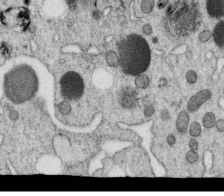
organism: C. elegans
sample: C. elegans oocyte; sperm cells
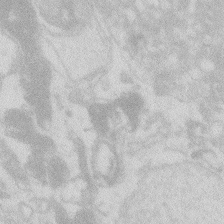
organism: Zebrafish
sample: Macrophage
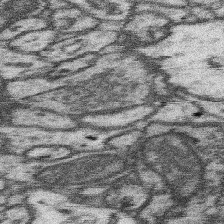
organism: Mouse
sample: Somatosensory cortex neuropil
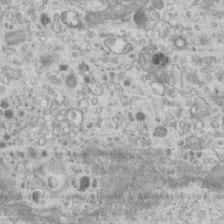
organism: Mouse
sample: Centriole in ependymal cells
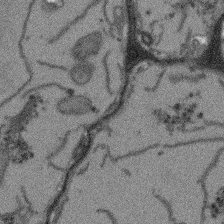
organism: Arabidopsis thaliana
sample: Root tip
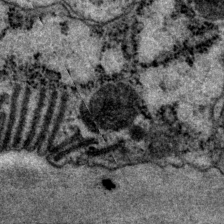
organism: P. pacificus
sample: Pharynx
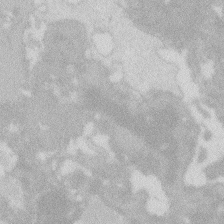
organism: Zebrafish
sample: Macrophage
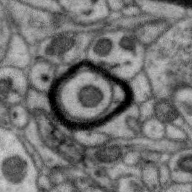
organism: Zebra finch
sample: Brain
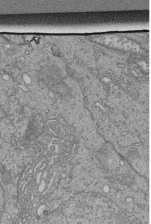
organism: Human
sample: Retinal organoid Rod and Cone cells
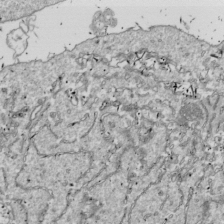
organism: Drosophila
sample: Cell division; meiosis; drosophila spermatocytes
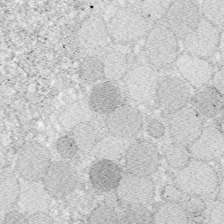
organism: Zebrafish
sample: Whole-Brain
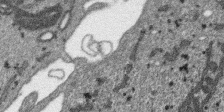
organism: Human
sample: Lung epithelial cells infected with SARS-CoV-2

------------------------------

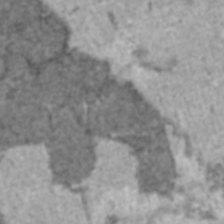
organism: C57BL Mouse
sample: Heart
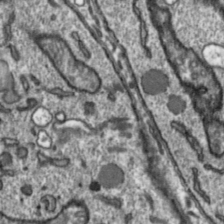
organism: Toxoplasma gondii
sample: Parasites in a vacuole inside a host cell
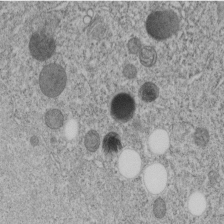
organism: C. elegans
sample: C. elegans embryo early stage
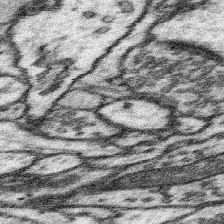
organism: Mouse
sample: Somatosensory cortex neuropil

------------------------------

§ Problem details
Beginning with the line that contains "organism: Zebra finch", write out the lines of the material above exactly, and end with the line that contains "sample: Lung epithelial". Omit the pictures.

§ Task output
organism: Zebra finch
sample: Brain
organism: Human
sample: Retinal organoid Rod and Cone cells
organism: Drosophila
sample: Cell division; meiosis; drosophila spermatocytes
organism: Zebrafish
sample: Whole-Brain
organism: Human
sample: Lung epithelial cells infected with SARS-CoV-2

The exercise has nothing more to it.